**Problem description**
Leaving out every picture, transcribe the lines from the line that contains "Las Tres Caídas." to the end of the entries below, both ends included.
= Beginning of Section =
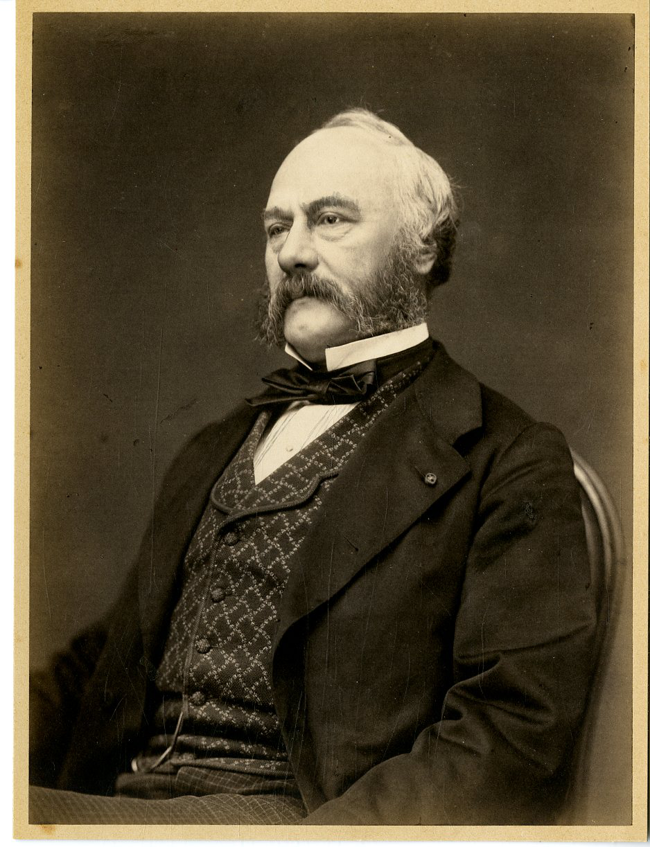 Symphorien Boittelle, préfet de police, vers 1860. Photographie de Pierre Petit.
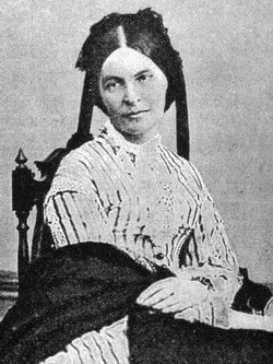 Екатерина Алексеевна Щербатова (1818-1869), дочь А.Г.Щербатова и С.С.Апраксиной, была замужем за Ил.Ил.Васильчиковым (1805-1862).
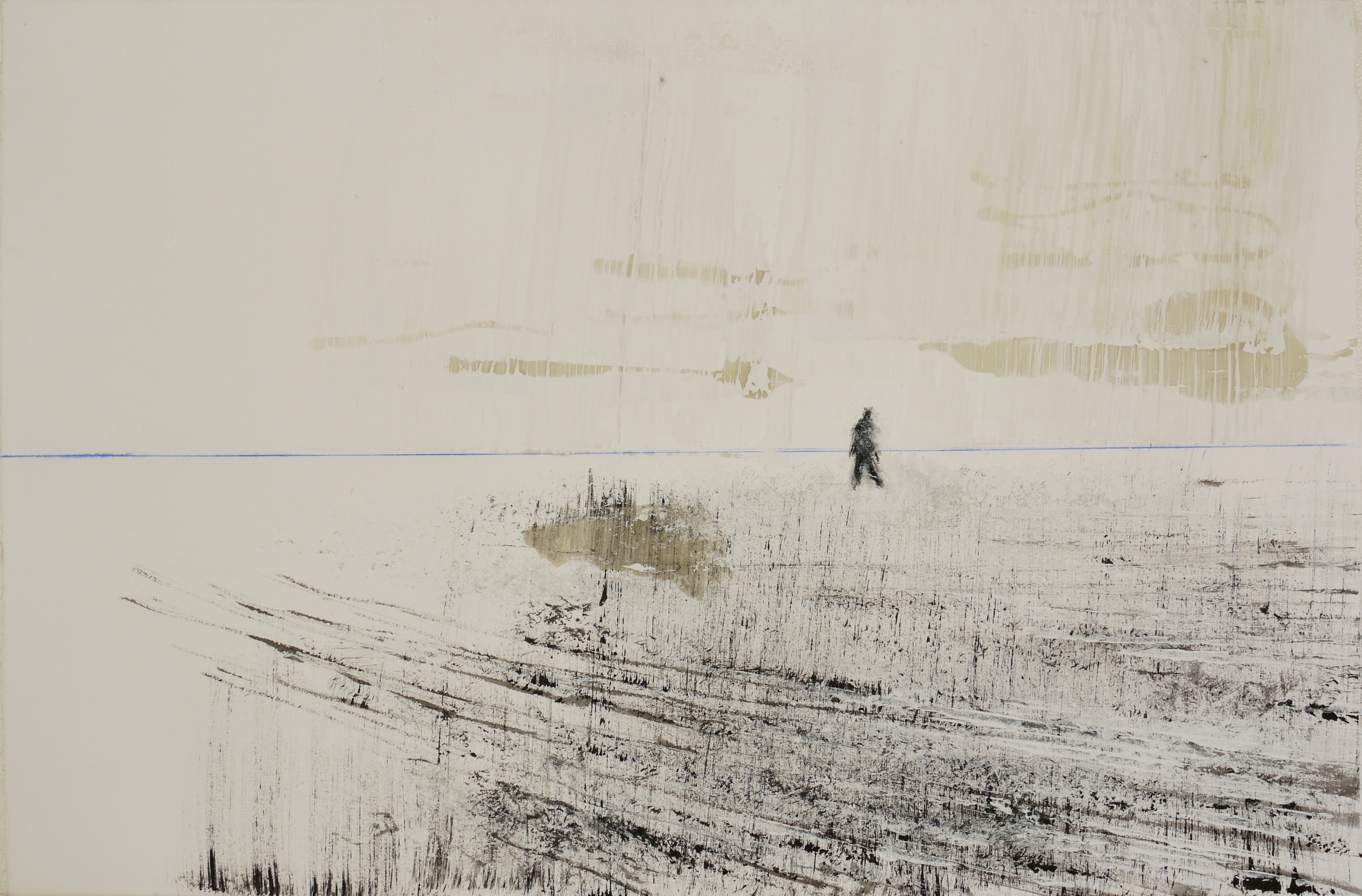 La plaine jusqu’à l’homme, version 4, 2011, Encre de Chine, acrylique, trait bleu et résine polyester sur papier Hahnemühle, 80,5 x 122
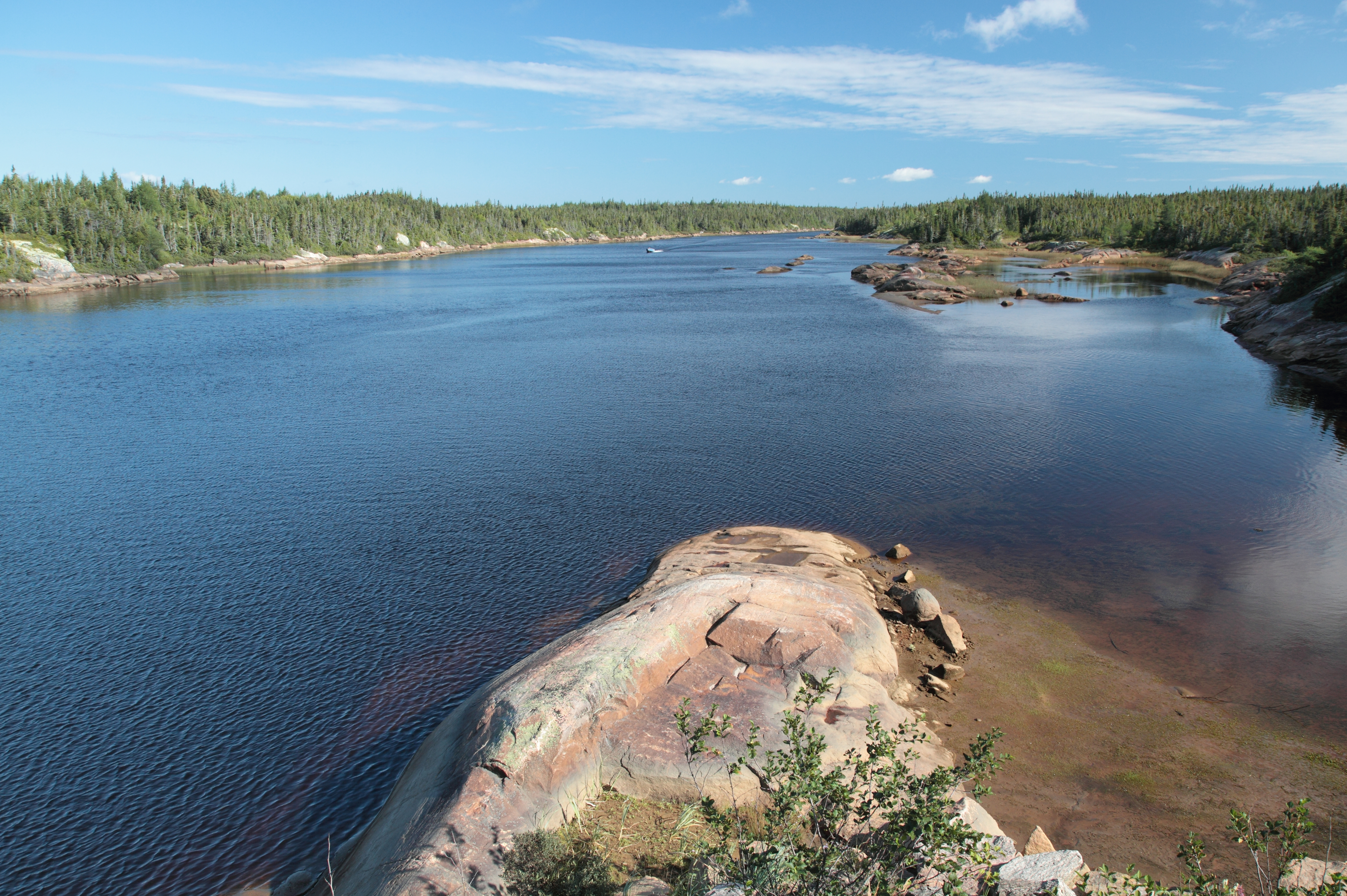 Rivière Nabisipi, Aguanish, Québec, Canada
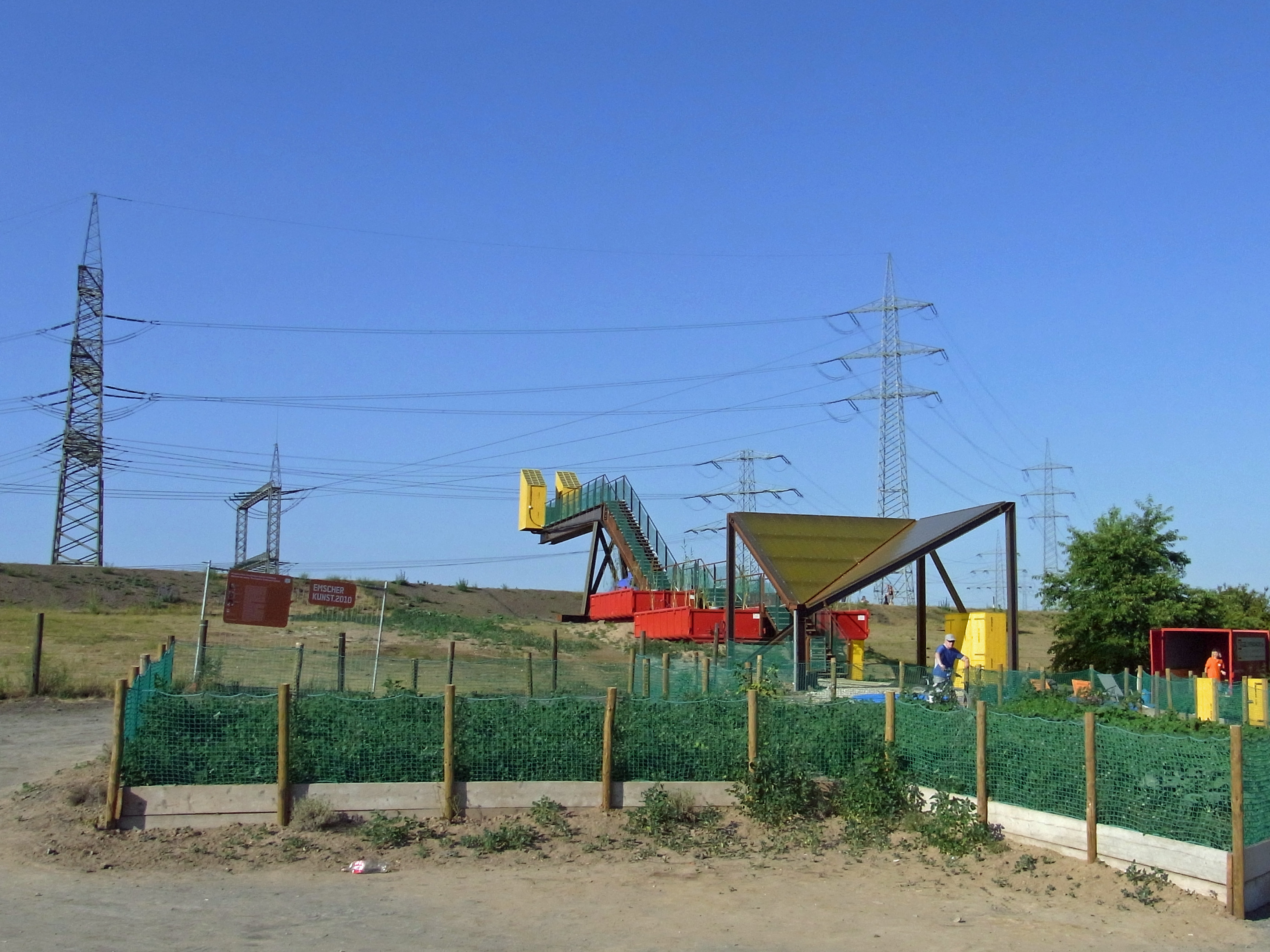 Emscherkunst.2010 Marjetica Potrc und Ooze Architects (Eva Pfannes und Sylvain Hartenberg): Between the Waters: The Emscher Community Garden
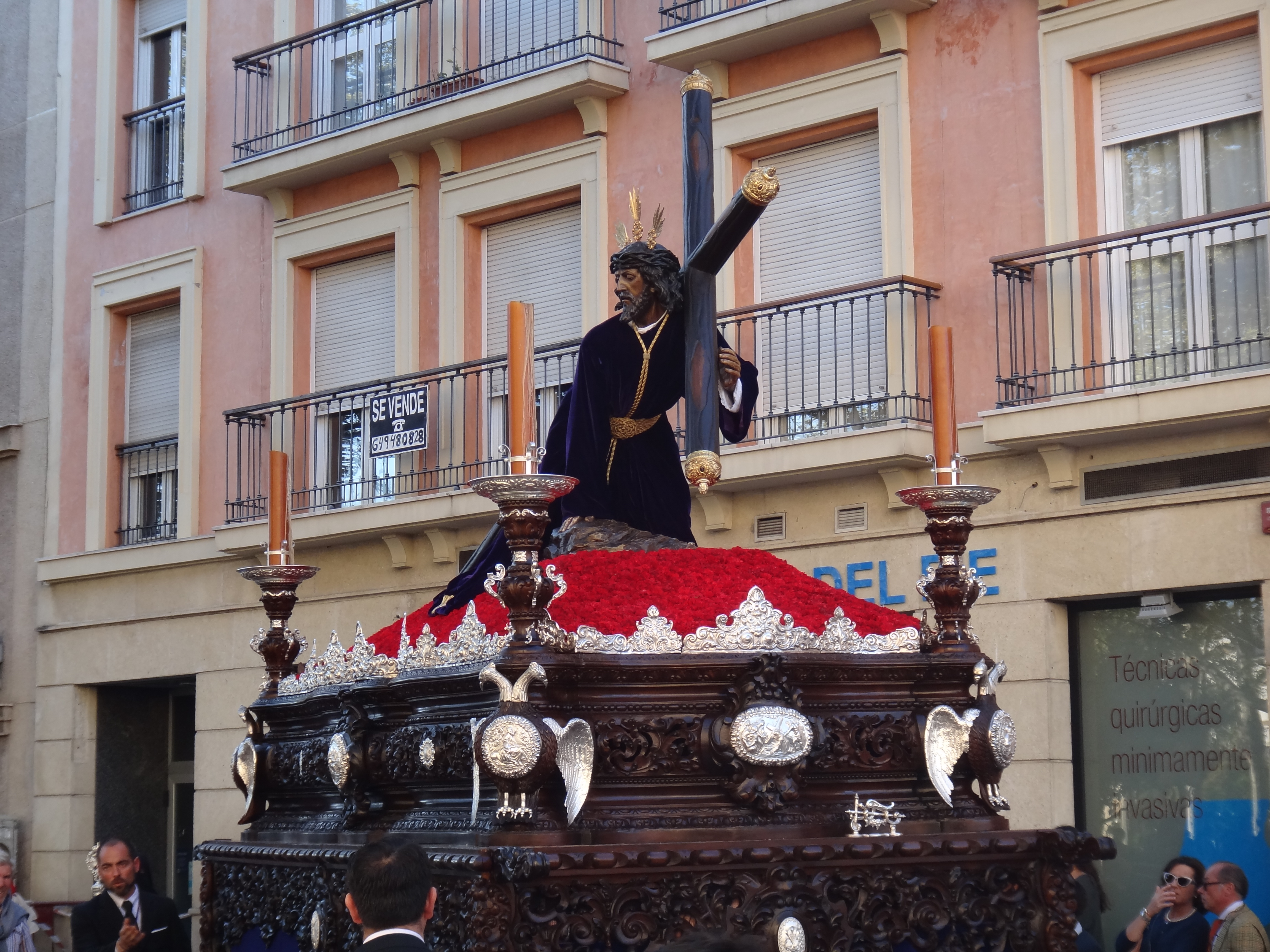 Las Tres Caídas. Semana Santa de Jerez de la Frontera 2015 (Andalucía, España)
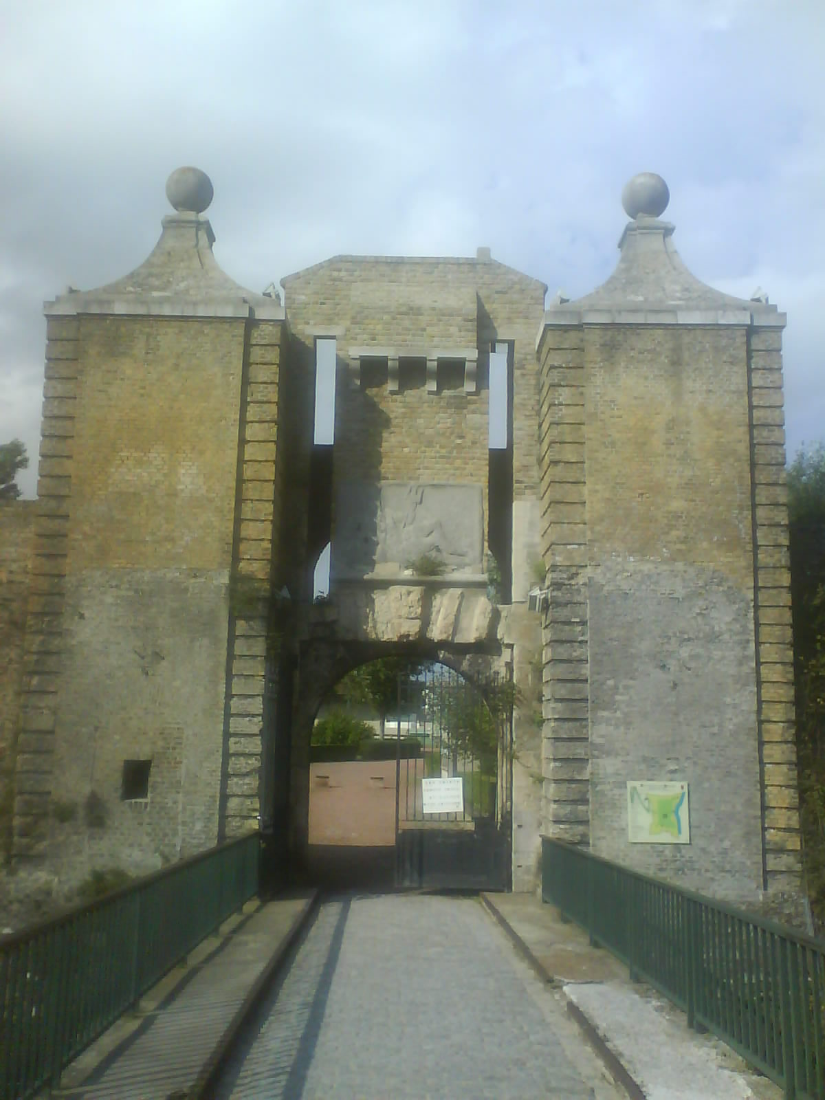 La Porte de Neptune, qui donne accès par l'Est à la Citadelle de Calais. Informations Description Photo de La Porte de Neptune, de la Citadelle de Calais. DatePhoto prise le 11/09/2008 à 11:08 à Calais.SourceOwn workAuthorfr:Utilisateur:Davy-62Permission (Reusing this file) Publié sous CC-BY-SA-2.0 Photo de La Porte de Neptune, de la Citadelle de Calais.
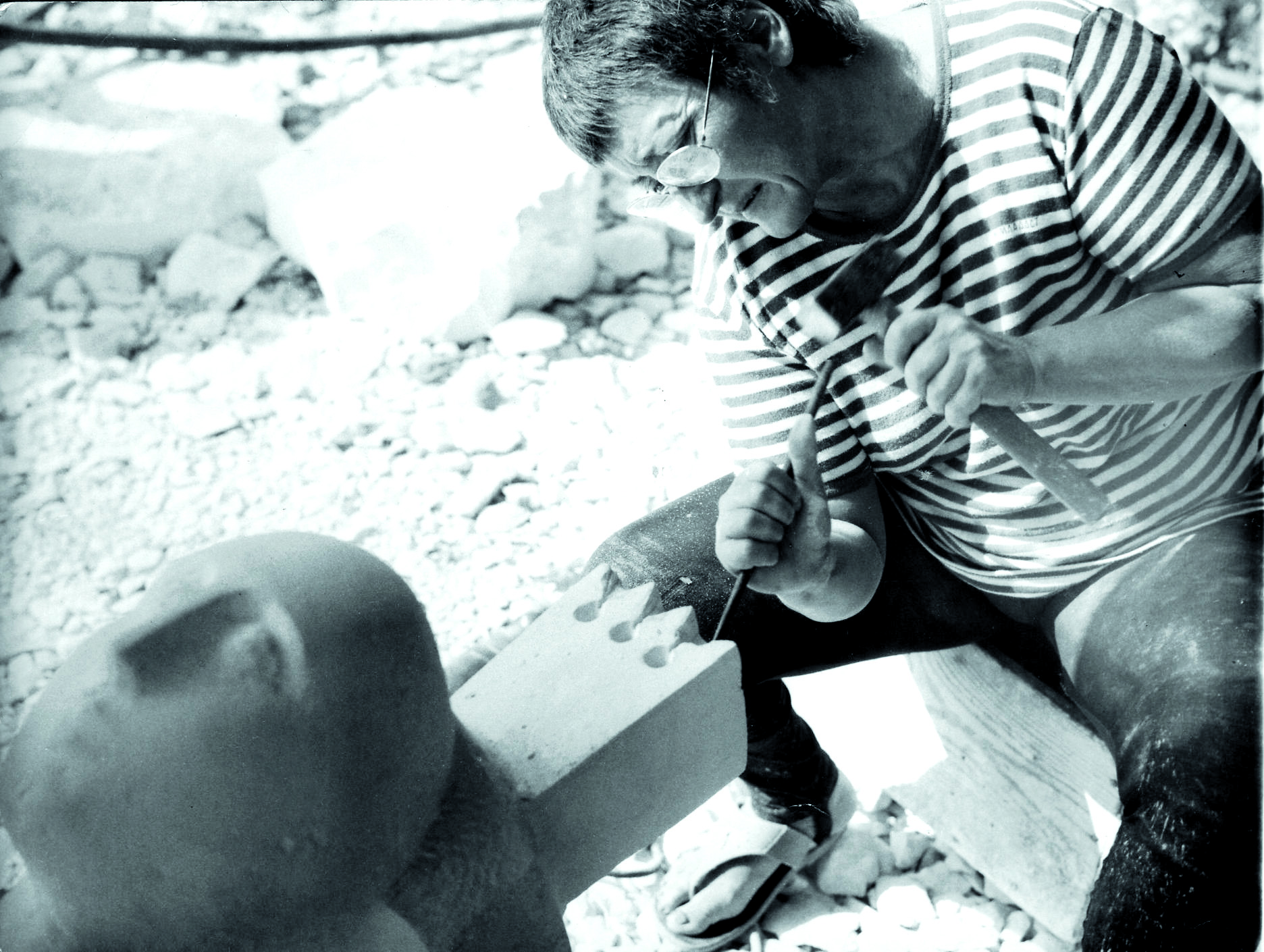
= End of Section =
**Final answer**
 Las Tres Caídas. Semana Santa de Jerez de la Frontera 2015 (Andalucía, España)
 La Porte de Neptune, qui donne accès par l'Est à la Citadelle de Calais. Informations Description Photo de La Porte de Neptune, de la Citadelle de Calais. DatePhoto prise le 11/09/2008 à 11:08 à Calais.SourceOwn workAuthorfr:Utilisateur:Davy-62Permission (Reusing this file) Publié sous CC-BY-SA-2.0 Photo de La Porte de Neptune, de la Citadelle de Calais.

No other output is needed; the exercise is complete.